One of the most common problems with statistical inference is not being
able to verify some assumptions of the assumed model for the data, such
as normality.

In these cases, it is usual to consider different alternatives such as
non-parametric tests, (which is usually labeled as having little power)
or permutations tests.

The logic of a permutations test, which we introduce in a simplified way
for the case of a two-group comparison problem, is as follows:

- Suppose we have obtained two samples of $ n_1 $ observations from a first group and $ n_2 $ observations of a second group respectively.
- To estimate the p-value of a hypotesis test:
  $H_o:\, \mu_1 = \mu_2$ versus $H_1:\, \mu_1 \neq \mu_2$ we must know the
  probability distribution of the test statistic, which can be
  the same as that of the two-sample t-test, under the null hypothesis.
- Now, we need to realize that, if the null hypothesis were true, the labels we have assigned to individuals as belonging to group 1 and group 2 _have no reason to be_ since all would belong to the same group and would have been left by chance in the sample that we have considered of the first group or that we have considered of the second.
-  One way to evaluate to what extent this has been so is the following:

  1. Consider all possible permutations of the two samples
  2. On each permutation, the separation between group 1 and group 2 will be performed (for example, the first $n_1$ elements of the permuted sample are assigned to group 1 and the remainder to group 2).
  3. After reallocation, the value of the test statistic is calculated.

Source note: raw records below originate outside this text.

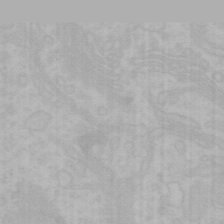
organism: Mouse
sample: Choroid plexus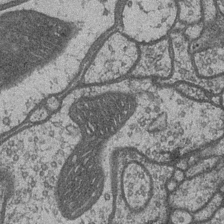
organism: Drosophila
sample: Optic medulla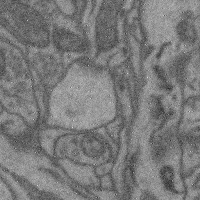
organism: Mouse
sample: Cerebral cortex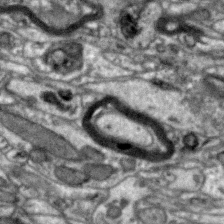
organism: Zebra finch
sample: Brain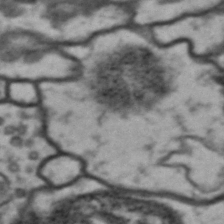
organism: Drosophila
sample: Brain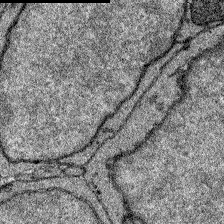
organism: Zebrafish
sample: Larval olfactory bulb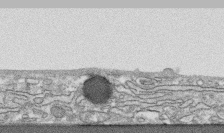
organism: Human
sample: CRL-1474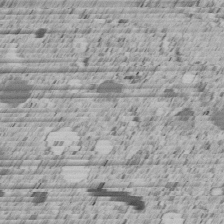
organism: C. elegans
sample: C. elegans embryo early stage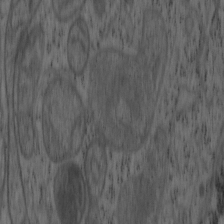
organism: Human
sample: HeLa cells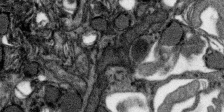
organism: Human
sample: Lung epithelial cells, uninfected (mock) control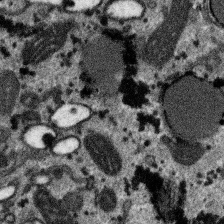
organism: Human
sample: Lung epithelial cells infected with SARS-CoV-2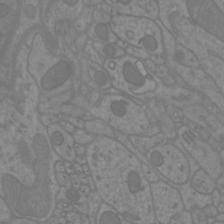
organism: Mouse
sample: Cortical neurons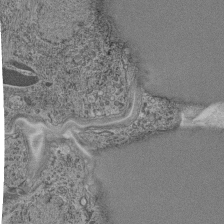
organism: C. elegans
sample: C. elegans pharynx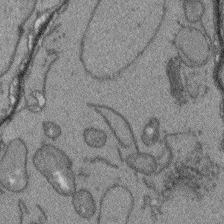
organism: Arabidopsis thaliana
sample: Root tip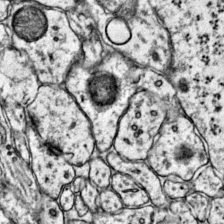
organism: Mouse
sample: Primary visual cortex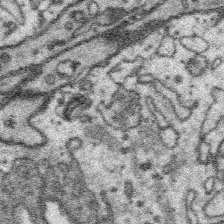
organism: Platynereis dumerilii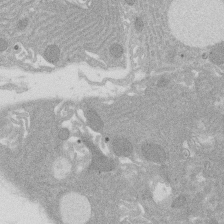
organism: Rat
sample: Salivary granule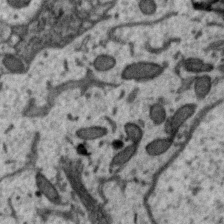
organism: Zebra finch
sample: Brain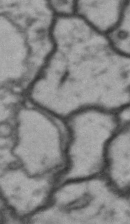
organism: Drosophila
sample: Brain

The values of the test statistics calculated on all permutations constitute an approximation to the \emph {the distribution of the test statistic under the null hypotesis (that is: _there are not two groups but one_)}
so the p-value of the test can be calculated as:

$$
\begin {align*}
p & =  P_ {H_0} \left [T \left (\mathbf {X_1}, \mathbf {X_2} \right) \geq T \left (\mathbf {x_1 ^ 0}, \mathbf {x_2 ^ 0} \right) \right] \\
& \simeq \frac {\# T \left (\mathbf {X_1}, \mathbf {X_2} \right) \geq T
\left (\mathbf {x_1 ^ 0}, \mathbf {x_2 ^ 0} \right)} {\mbox {Number of
permutations}}
\end {align*}
$$
_In practice, the number of permutations is usually very large, so the above process is carried out in an approximate way, taking a smaller number of random permutations_.

The figure below illustrates the procedure used in a permutations test
to compare two samples.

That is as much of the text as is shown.